PBMs and Eliminating DIR fees
In mid-February, the “Improving Transparency and Accuracy in Medicare Part D Drug Spending Act,” (HR 1038), a bipartisan bill, was reintroduced after being tabled last year. The bill seeks to end direct and indirect remuneration (DIR) fees that are retroactively charged by pharmacy benefit managers (PBMs) to specialty pharmacies. Critics of DIR fees include the National Association of Specialty Pharmacy (NASP), who say DIR fees harm independent pharmacies, especially specialty pharmacies. In short, they argue that PBMs use DIR fees to retroactively charge unreasonable fees to specialty pharmacies based on metrics unrelated to the specialty line of business. The measures that impact these fees include statin adherence, for instance, a measure for cholesterol management that specialty pharmacies may not manage.
Meanwhile the Pharmaceutical Care Management Association (PCMA), on behalf of PBMs and backed with data from CMS research, say eliminating the fees would actually raise Medicare Part D premiums. The interpretation of that data is up for grabs, however, with NCPA arguing that DIR fees “push elderly beneficiaries into the Part D donut hole quicker,” which leads to the federal government covering their costs sooner.
We can expect more arguments before Congress, and possibly some changes to how DIR fees are calculated as early as this year.
Transparency is a Hot Special
Part of the criticism around DIR fees is in very name of HR 1038: transparency. The NCPA has been vocal about PBM price transparency as part of the problem of high specialty spend. When pharmacies do not know what the middleman (the PBM) is paying to drug manufacturers, they claim, it contributes not just to higher drug costs for patients but it also affects the viability of community pharmacies.

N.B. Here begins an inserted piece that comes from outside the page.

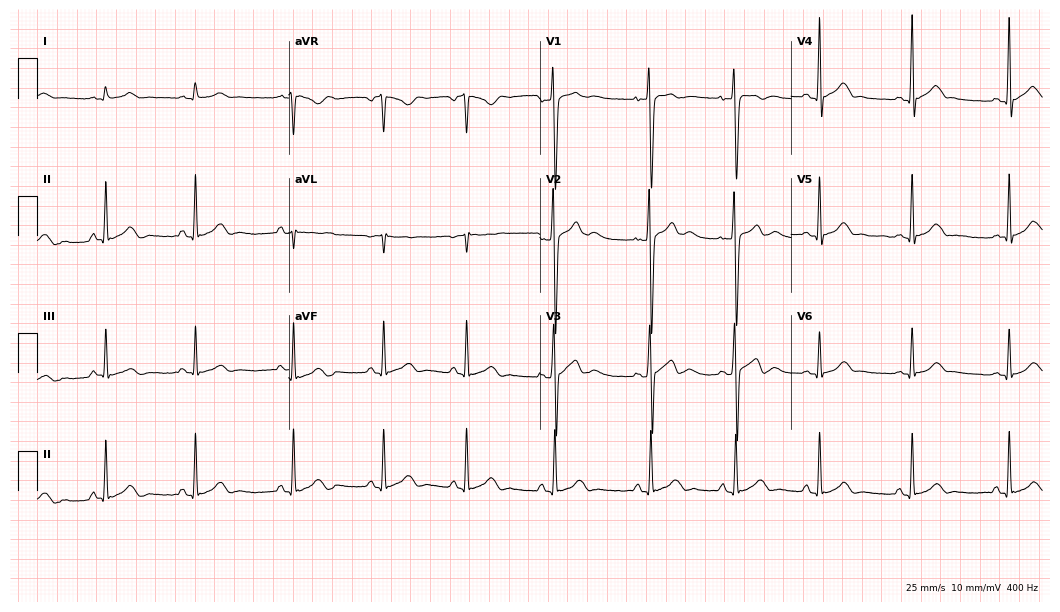
Resting 12-lead electrocardiogram. Patient: a male, 17 years old. Read as a normal ECG.

“These drug middlemen do not disclose their methodologies for determining reimbursements in pharmacy contracts, leaving small business health care providers working blind when it comes to proper planning and business management,” said NCPA president DeAnn Mullins in an op-ed published in Modern Medicine Network in late January.

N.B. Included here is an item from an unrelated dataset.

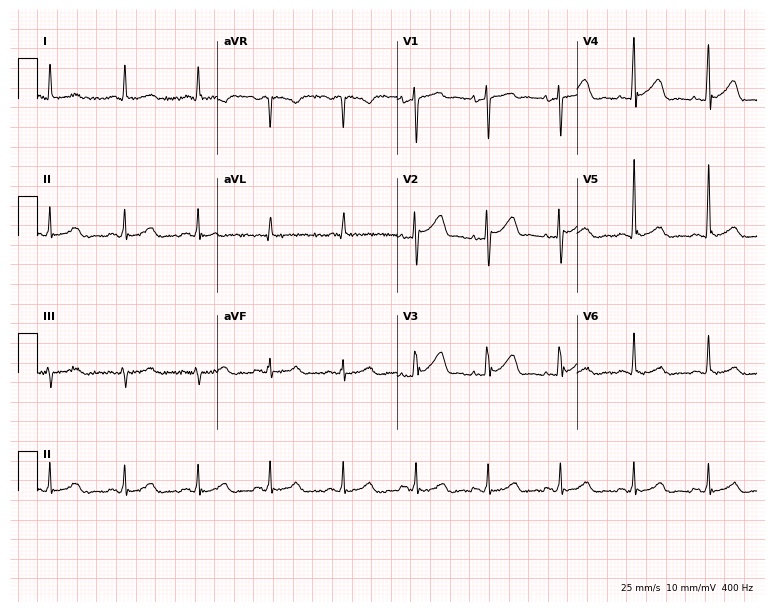
Resting 12-lead electrocardiogram (7.3-second recording at 400 Hz). Patient: a 74-year-old man. None of these six findings is recorded: first-degree AV block, right bundle branch block (RBBB), left bundle branch block (LBBB), sinus bradycardia, atrial fibrillation (AF), sinus tachycardia.

As PBMs face heat in the specialty drug cost debate, one direction many hope this will lead us is toward a more value-based pricing world.
Value-Based Contracting
As discussed in our recent post on managed market trends, value-based contracting continues to be an area of interest for healthcare stakeholders. While payers led by CMS continue to experiment with different outcomes and quality-based contracts with providers, manufacturers such as Novartis are also exploring contracts to form true partnerships around care and medication management therapy, for instance, with skin in the game when therapies fail. The push for value-based contracting is also a push for evidence-based medicine, and for data sharing between manufacturers and payers, something that specialty pharmacies could be well suited to implement.
The Long View — Biosimilar Pressure
Since Novartis launched Zarxio, the first biosimilar on the US market, the specialty biologic market has been poised to absorb some shock from the burgeoning market. However, thus far the impact has been mild.

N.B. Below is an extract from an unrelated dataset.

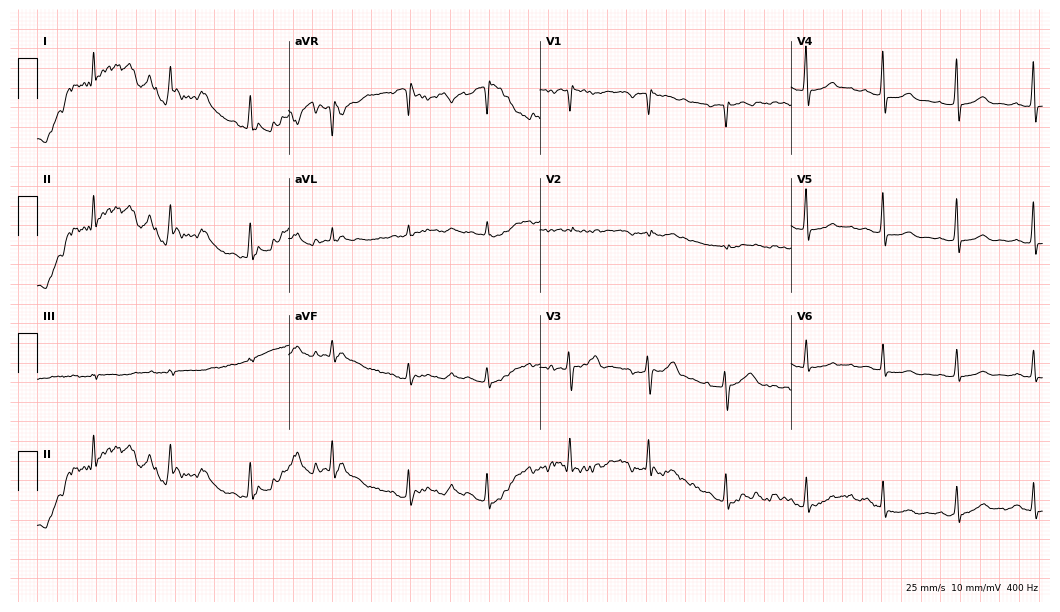
12-lead ECG (10.2-second recording at 400 Hz) from a female, 47 years old. Screened for six findings — first-degree AV block, right bundle branch block, left bundle branch block, sinus bradycardia, atrial fibrillation, sinus tachycardia — none is recorded.

This is likely to change substantially as $67 billion of the biologics market faces the end of their patent exclusivity by 2020. To aid the adoption of biosimilars, the Supreme Court will clarify issues surrounding patent exclusivity that could shorten the notorious “patent dance” between reference product biologic manufacturers and biosimilar manufacturers trying to get to market. Regardless of which way the pendulum swings, this could make the business of biologic and biosimilar manufacturers more predictable and therefore more stable.
Additionally, the FDA’s recently published definitions of interchangeability could bring down the hurdle of provider adoption of biosimilars.
Specialty continues to be an area of high interest for all healthcare stakeholders and that is unlikely to change in the near future. However, we expect some upheaval in market shares between biologic and biosimilar products over the next few years. Manufacturers are continuing to adapt their contracting strategies to account for the impact of biosimilars and soften the expected impact on their market share. Meanwhile as public and political scrutiny of drug pricing continues, specialty manufacturers will be more likely to engage in alternative, value-based contracts to signal to their shareholders and to the public their confidence in their products.